There is indeed. Current code uses XLATB (just after setting ' ' to
dot) and is therefore down to the minimal single backwards branch per
pass.
This is presumably a very clever way to convert hexadecimal digits
into a
binary nibble. I've never learned enough about AAM and AAD to make
use of
them.
Posted it a while ago[1] on kragen-discuss, this relies on linear
algebra that isn't apparently implemented in some recent non-intel
HW, but should have worked "in period".
Which is where int 21h function 02h writes it to stdout from. The
interrupt
list I found warns that %dl=0x09 will get converted to some 0x20s,
but that
can't be right, or this program would fail to assemble itself.
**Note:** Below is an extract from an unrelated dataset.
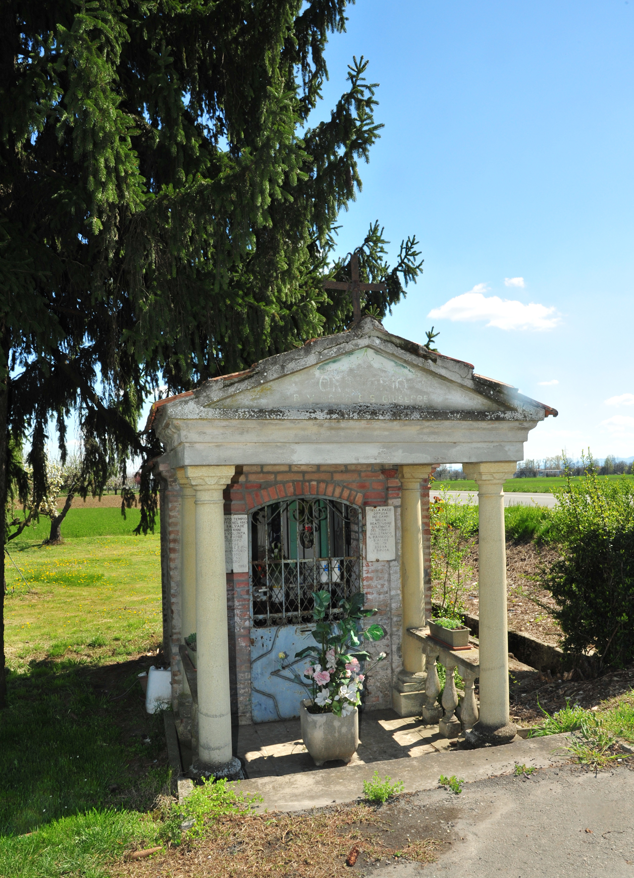 Loc Felina1

That is indeed correct: I just retried self-reassembly and indeed
have 0x20's here (along with an easily observed incorrect
executable!), which should teach me something about sending mail
after roughly eyeballing the output to see that the fixups came out
instead of testing (or even just dd'ing the disk sector back to unix
for diff'ing).
A workaround should simply be to "sub dl,0x99" at the very end
instead of for each nybble, but because:
- there's also some bx-relative addressing that runs afoul of this, and
- i'm suffering intermittent disk corruption (which, however much it
adds to the versimilitude, isn't very enjoyable)
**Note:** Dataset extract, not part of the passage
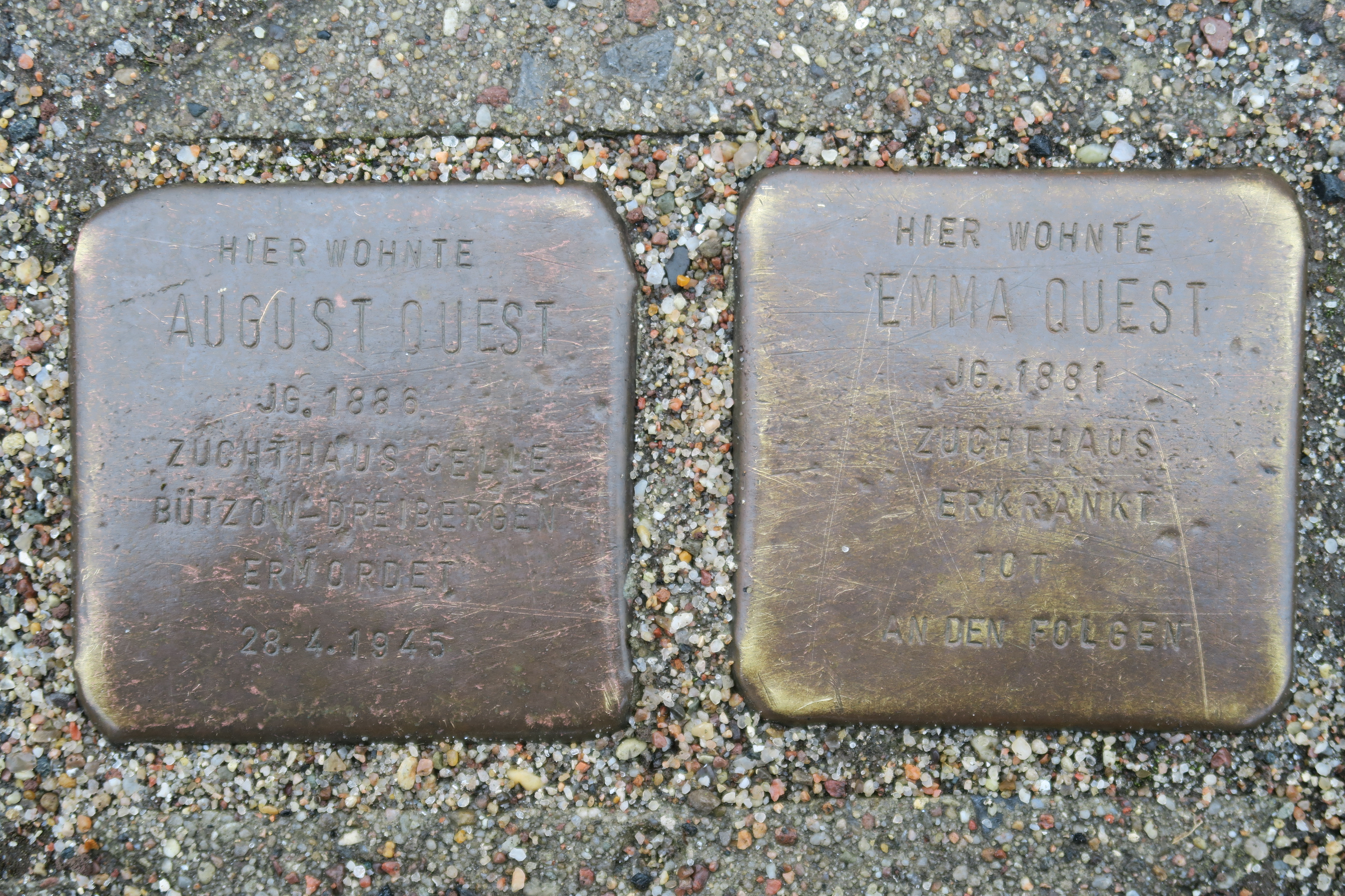 Stolpersteine für die Familie Quest in Hamburg-Wilstorf

I think I'll switch to C-like writes instead for the time being
(although they probably weren't around in 1.0 either)
Maybe a real dosbox would help, as your octalinput.com also redirects
the typescript to the output file under my setup.
My temptation to write a one-pass stack-based octal version is even
greater now
:). It probably can't be under 40 bytes, but maybe it could be
under 70. And
it could be used to write the above.
Under 70 sounds plausible.
I'm currently taking:
76 - straight octal input (about half of which is various cargo-
culted int 21's)
96 - one-pass; labels only good after definition
111- two-pass; labels also good for forward branches
(add 2 bytes to each to decode hex instead of octal)
So I'd bet you'll easily have it in roughly 40+20 = 60 bytes.
-Dave
[0] http://sbel.wisc.edu/Courses/ME964/Literature/
knuthProgramming1974.pdf
Knuth, Structured Programming with go to Statements, Computing
Surveys, Dec 1974
... MIXAL is a good example of a "quick and dirty assembler", a
genre of software which will always be useful in its proper role.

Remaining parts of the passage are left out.